The team used User Story Mapping to identify assumptions related to value, usability, and feasibility. They identified some as risky and planned experiments to test those assumptions.

For example, they created a user prototype in Figma to test whether users understand how a search box works. They gave selected users a task to accomplish, tracked every user’s click, and assumed the assumption was correct if at least 70% of the users would complete their task on the first attempt.

The test was successful, so there was no need to consider alternative solutions or talk to the users again.

Previously, the Product Manager ensured with the stakeholders the the solution would also work for the business (she talked to CSM, Marketing, and Sales).

A few days later, the engineers selected this idea for implementation.


3. What is Initial Product Discovery?

Initial Product Discovery comes into play when creating a new product.

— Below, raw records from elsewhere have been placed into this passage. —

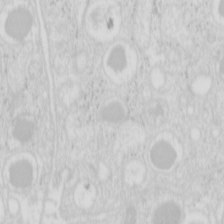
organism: Mouse
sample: Pancreas
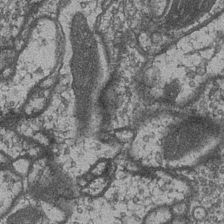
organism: Drosophila
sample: Optic medulla
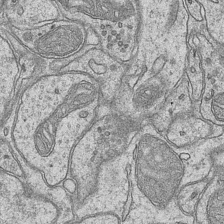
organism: Mouse
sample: CA1 Hippocampus
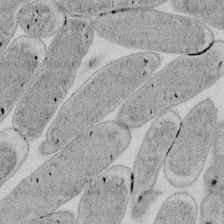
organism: E. coli
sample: Bacterial nucleoid
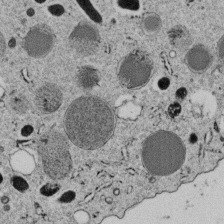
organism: C. elegans
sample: C. elegans embryo early stage
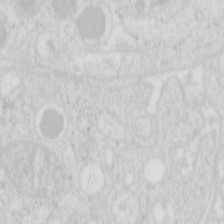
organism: Mouse
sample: Pancreas
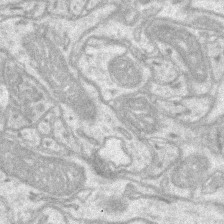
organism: Mouse
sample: CA1 Hippocampus
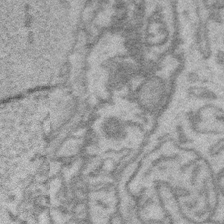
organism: Platynereis dumerilii
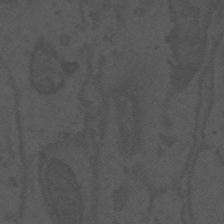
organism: Mouse
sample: Suprachiasmatic nucleus
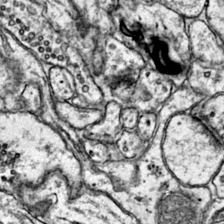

In this phase, you define your Product Vision, draft a Business Model, and identify the right market. You’re not worrying yet about continuous iteration.

You’re trying to figure out if there’s a market at all.

Initial Product Discovery follows a very similar workflow with different activities possible in each stage:

Again, there is no “Product Discovery Process,” but rather a series of iterative cycles.

4. Jira Product Discovery: Pros & Cons

If you work with Jira, you might have heard about Jira Product Discovery. It offers some handy features like a Now-Next-Later roadmap, which is a perfect choice for visualizing big-picture plans:

JIRA Product Discovery

But JIRA Product Discovery misses the critical aspects of Continuous Product Discovery and encourages some bad practices:

  • No built-in way to map opportunities

  • No straightforward way to plan experiments

Some try to hack it, but I have a strong opinion: it’s not a Continuous Product Discovery tool. You will do much better creating the Opportunity Solution Tree in tools like Miro, Notion, or FigJam.

Recommended Books on Product Discovery

The two most important titles every product person should read:

Final Thoughts

Product Discovery doesn’t have to be complicated. The key is to stay curious about your users, test ideas early, and collaborate with your team to build solutions people actually want.